If you have a large number of samples to run, and you know you will be using the same functions for filtering scans and choosing the frequency model, you can use the run_all instead. It takes two arguments, the filter_scan_function, and the choose_frequency_model_function.

# not run
sc_char = SCCharacterizePeaks$new("file.mzML", out_file = "file.zip")
sc_char$run_all(filter_scan_function = custom_filter,
                choose_frequency_model_function = custom_frequency_model)

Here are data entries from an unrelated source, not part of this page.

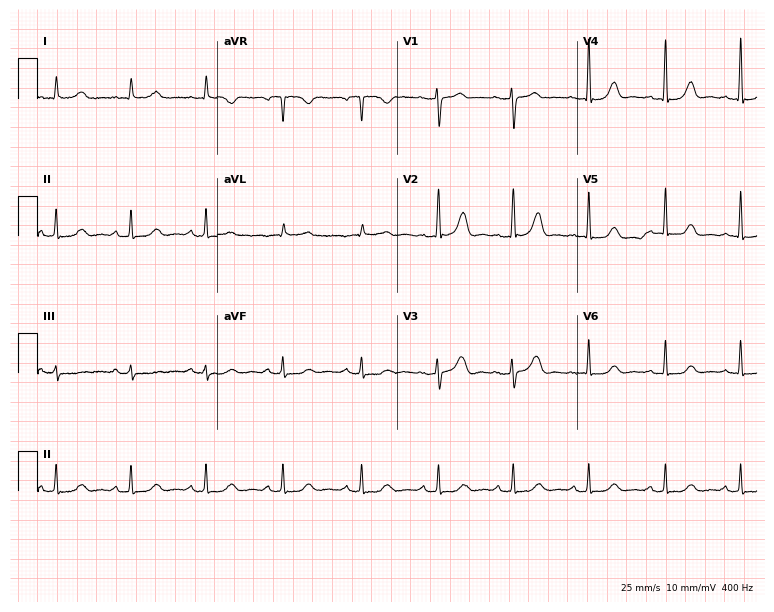
12-lead ECG from a 61-year-old woman. Recorded interpretation: within normal limits.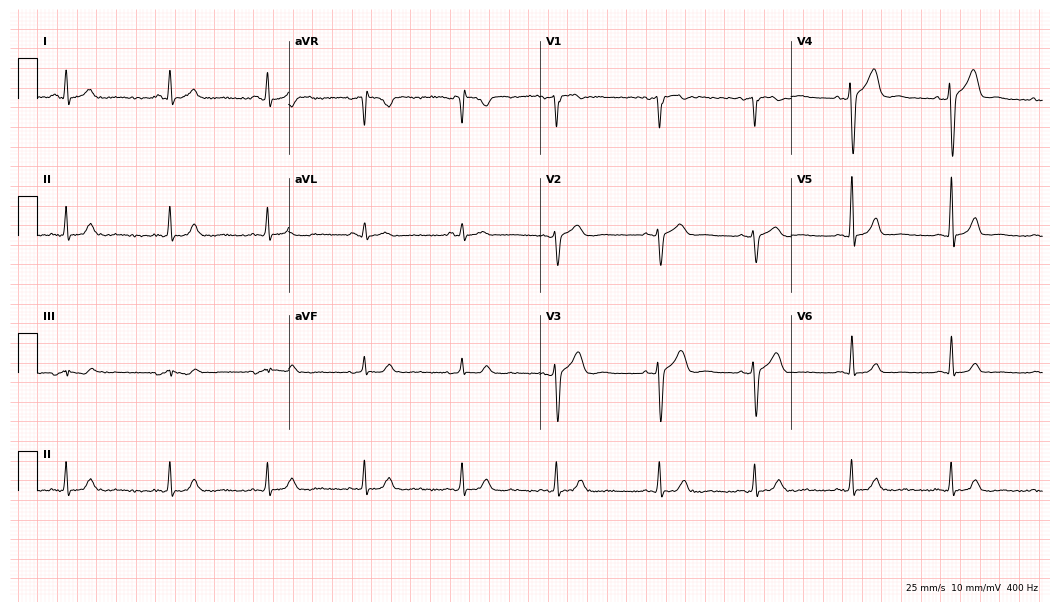
Resting 12-lead electrocardiogram. Patient: a man, 27 years old. Read as a normal ECG.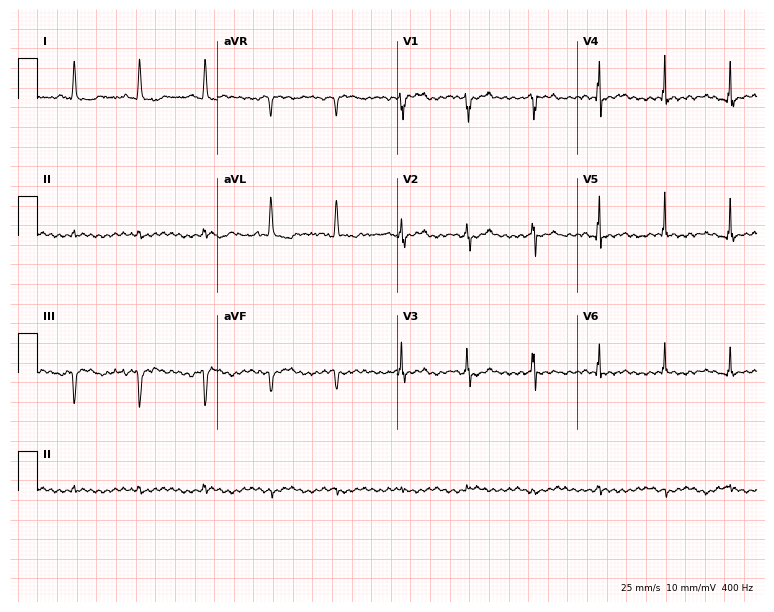
ECG (7.3-second recording at 400 Hz) — a male patient, 78 years old. Screened for six findings — first-degree AV block, right bundle branch block, left bundle branch block, sinus bradycardia, atrial fibrillation, sinus tachycardia — none is recorded. Other findings, if any, are not listed.

You should see the vignette on custom functions if you want to go this route.

SCPeakRegionFinder

SCPeakRegionFinder is similar to SCCharacterizePeaks in that it is more of a controlling workflow object. It serves to coordinate all the steps that need to happen for peak characterization outside of the conversion to frequency, which is the purview of the SCMzml object. The SCPeakRegionFinder acts on the SCPeakRegions object, which has all of the data and methods.

SCPeakRegions

SCPeakRegions holds the frequency data and the methods. It is controlled by SCPeakRegionFinder.

SCZip

We wanted a fairly generic way to store the original mzML file, any metadata generated about it, the binary output of SCPeakRegionFinder, and a JSONized peak list that can be used for assignment. What we decided on was a simple zip file that keeps those objects together. When we create a new SCZip, we actually create a temp directory, and move all the data there, and unzip it so that it is easily accessible and pieces can be modified easily.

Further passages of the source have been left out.